- Born: February 28, 1912 Humacao, Puerto Rico
- Died: December 17, 1983 (aged 71) Río Piedras, Puerto Rico
- Occupations: Sportsman, writer

= Emilio Huyke =

Puerto Rican journalist, boxing broadcaster, writer and sports executive

Emilio E. Huyke Colón (February 28, 1912 – December 17, 1983) was a Puerto Rican writer, boxing television broadcaster and sports enthusiast. He was a sports administrator in the Caribbean, as the head of various sports organizations in the Caribbean area. He is a member of the Puerto Rican Sports Hall of Fame.

In Puerto Rico, Huyke is known as the "father of basketball" (in that nation).

== Career in sports ==

In 1930 he graduated at Central High School in Santurce, Puerto Rico. In 1936 he was the Secretary of the First Puerto Rican Olympics and in that same year he founded the Club de Futuro Estrellas del Baloncesto. In 1938 he was Secretary of the Basketball Commission of the Central American and Caribbean Zone. In 1937 Emilio founded the Insular Federation of Basketball, (F.I.B.) and Future Basketball Stars, action for which he was baptized as the Father of Puerto Rican Basketball. He was president of this Federation during the years 1937–1942, 1945–1946, 1981–1982.

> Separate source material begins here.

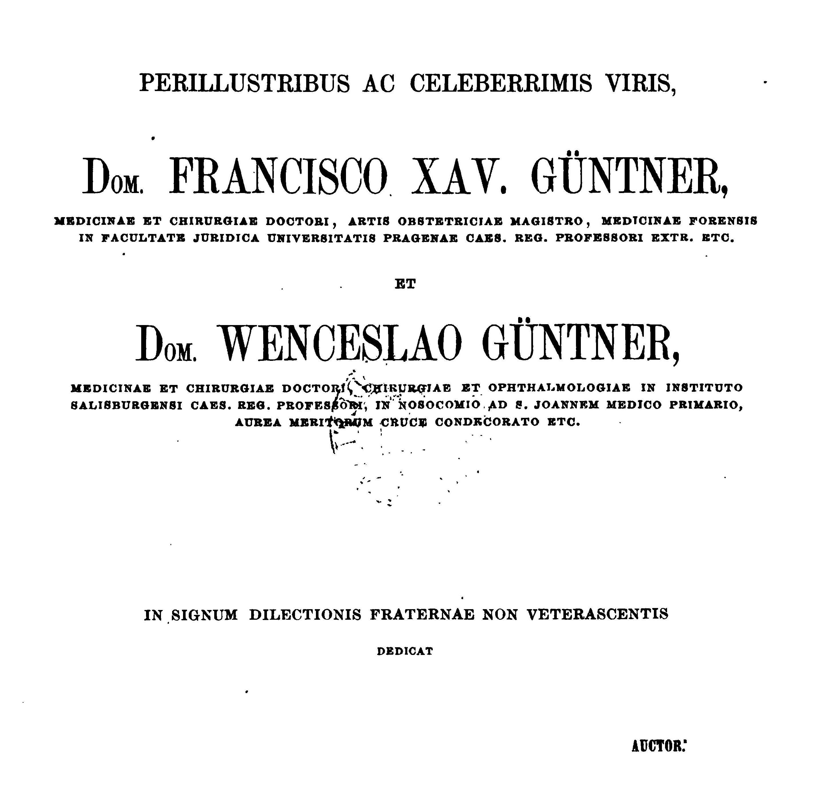 Gabriel Güntner O.Praem., Widmung seines Buchs Introductio in sacros Novi Testamenti libros an seine Brüder, die Medizinprofessoren Franz und Wenzel Güntner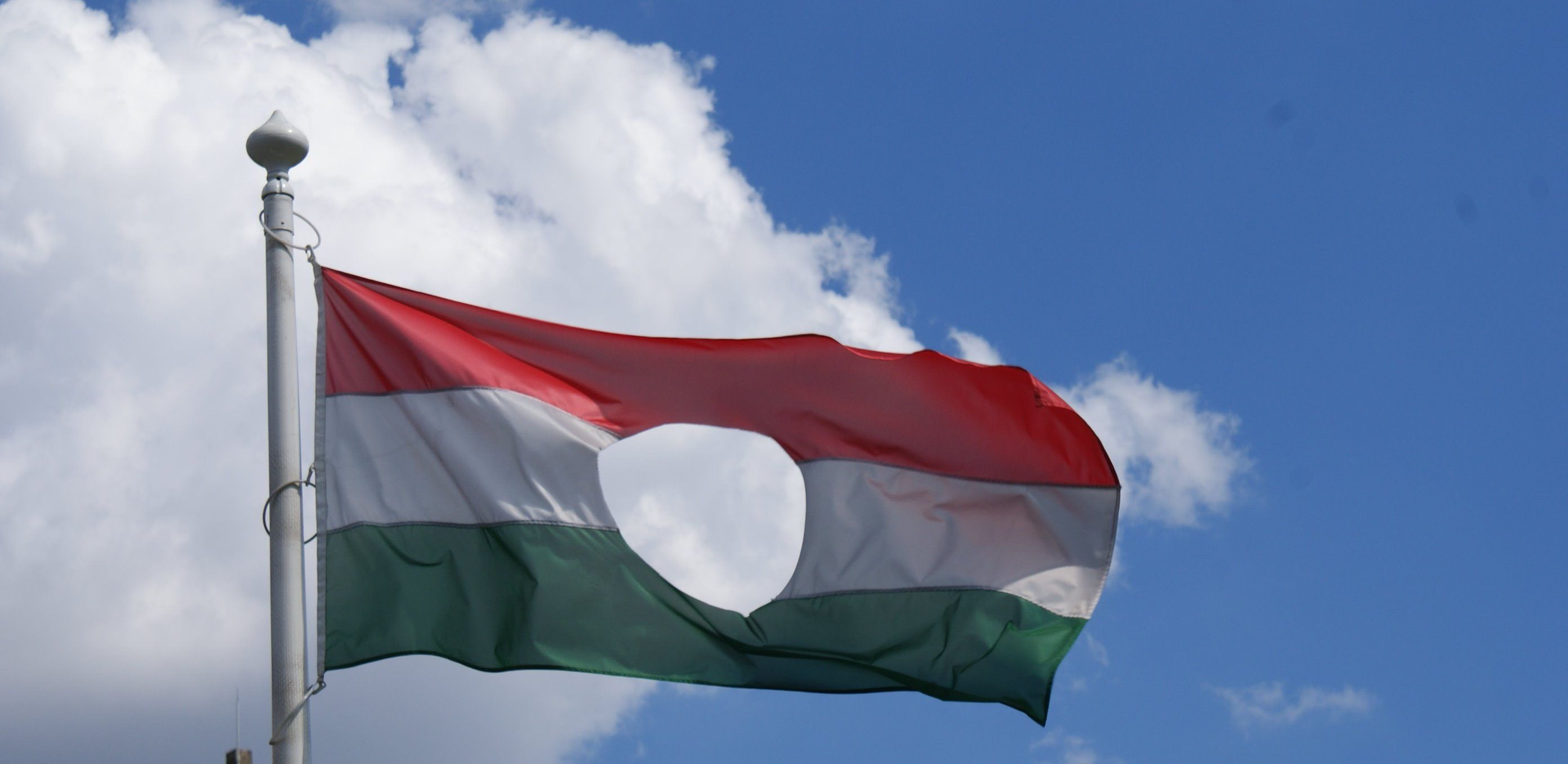 Flaga przed Parlamentem. Z wyciętym godłem Węgierskiej Republiki Ludowej.

He was then recruited to serve as Executive Secretary of the Professional Baseball League where he rose to Executive Vice President. In 1956 he founded the Fraternity of Sports Writers. In 1958 he was a member of the Constituent Assembly of the Puerto Rico Olympic Committee. He was Secretary General of the Puerto Rico Olympic Committee from 1964 to 1972 and in 1966 he was the President of the Organizing Committee of the X Central American and Caribbean Games held on the island.

== Death ==
He died on December 17, 1983, in Río Piedras, Puerto Rico, at the age of 71. He was buried at Buxeda Memorial Park Cemetery in Río Piedras, Puerto Rico.

== Legacy ==
The Emilio E. Huyke Coliseum in Humacao is named after him.

In 2000 Emilio Huyke was posthumously inducted to the Humacao Sports Pavilion Hall of Fame.

In addition, there is a Middle school named after him in San Juan.